Four young Australian entrepreneurs have returned from a trip to Israel with a shared mission: to make the ecosystem back home work as a team.
It was the first time that Australians took part in the Investec Young Entrepreneurs Trip; with Pixc founder Holly Cardew, Airtasker co-founder Tim Fung, Propeller’s Rory San Miguel and Jayride’s Rod Bishop joining 23 other entrepreneurs from South Africa and the UK.
The Aussie delegates say the biggest lesson from the trip was the need to work co-operatively as a national ecosystem and show off our success stories.
“The tall poppy syndrome can flourish in Australia,” Fung tells StartupSmart.
“We’re cynical about someone doing well – we’ve got to change that and support our own.
“We need to work as an ecosystem team.
“In Israel the ecosystem works well as a team – everyone is supporting each other. From a global perspective, when you go into Israel all the teams are talking about how awesome Israel is.”
Working as a team
Cardew is now based in Silicon Valley, and says she saw a marked difference in how the community works together in Israel.
“A lot of the time in Silicon Valley they are talking about themselves and how good they are,” Cardew tells StartupSmart.
“In Israel they all talk about how good they are as a team and the startup scene as a whole.
“In Australia we are great and we need to talk about that.”
The four young Australians on the trip made a pledge to encourage other local founders to get on board with the team effort.
“All of us were standing around going, ‘we have to gee each other up’,” Fund says.
“We have to work together.
“At the beginning of every person’s pitch-deck over there were a couple of slides that said why Israel is great for startups. The same thing should be happening here – we should be saying Australia is a good place to invest.”
Cardew adds that it’s a matter of moving past the classic Australian humbleness.
“They all gee each other up there. I’m not sure we do enough of that, we’re very modest,” she says.
“If we all do that and we’re all on the same page about how awesome Australian founders really are, we could get a lot more foreign investments and talent.
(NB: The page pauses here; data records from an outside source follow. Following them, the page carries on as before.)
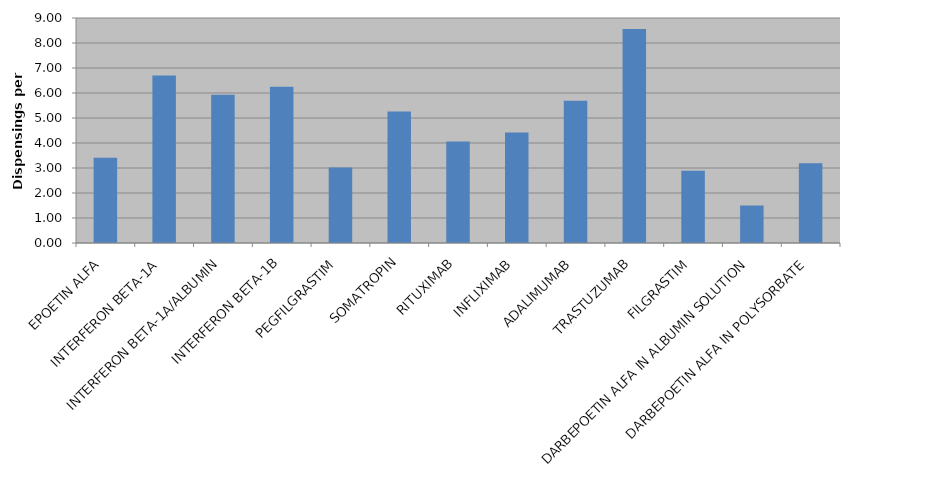
| Category | Total |
|---|---|
| EPOETIN ALFA | 3.411 |
| INTERFERON BETA-1A | 6.697 |
| INTERFERON BETA-1A/ALBUMIN | 5.929 |
| INTERFERON BETA-1B | 6.251 |
| PEGFILGRASTIM | 3.021 |
| SOMATROPIN | 5.26 |
| RITUXIMAB | 4.059 |
| INFLIXIMAB | 4.417 |
| ADALIMUMAB | 5.693 |
| TRASTUZUMAB | 8.565 |
| FILGRASTIM | 2.885 |
| DARBEPOETIN ALFA IN ALBUMIN SOLUTION | 1.5 |
| DARBEPOETIN ALFA IN POLYSORBATE | 3.189 |

“We all got so passionate about really helping each other and getting this message together so that we can help Australian startups.”
It’s also a matter of putting local success stories on a global platform, Fung says.
“What we really need to do is promote ourselves,” he says.
“I genuinely believe that we’re too modest.
“Not a lot of people know that Australia invented Wi-Fi. We have companies like Canva, Atlassian and BigCommerce that are huge on a global basis, but I don’t think as Australia we’re doing enough to promote each other. We need to be more supportive.”
Cardew relocated to Silicon Valley with Pixc, but says with recent action on innovation and the burgeoning startup scene; she’s considering re-establishing a presence back home.
“I’m really considering building out my team here and not just being in San Francisco,” she says.
“It’s a fantastic lifestyle, there are people that work hard and they don’t have egos.
“At the end of the day, Australia is my home. I would like the equivalent of Silicon Valley to be here, and that’s about getting enough people who do have the money to believe in entrepreneurs and what we’re doing.
“What we do as startups is quite crazy.”
In order to achieve a better ecosystem, she says Australia needs to start with its next generation of entrepreneurs and founders.
“I’m really passionate about going into schools and telling them coding should be taught as a language,” Cardew says.
“We weren’t taught about innovation and tech in school, it wasn’t an option.
“That’s what they’re doing in Israel, they’re teaching entrepreneurialism to kids who are nine and getting them to code and build websites. This should be the norm.”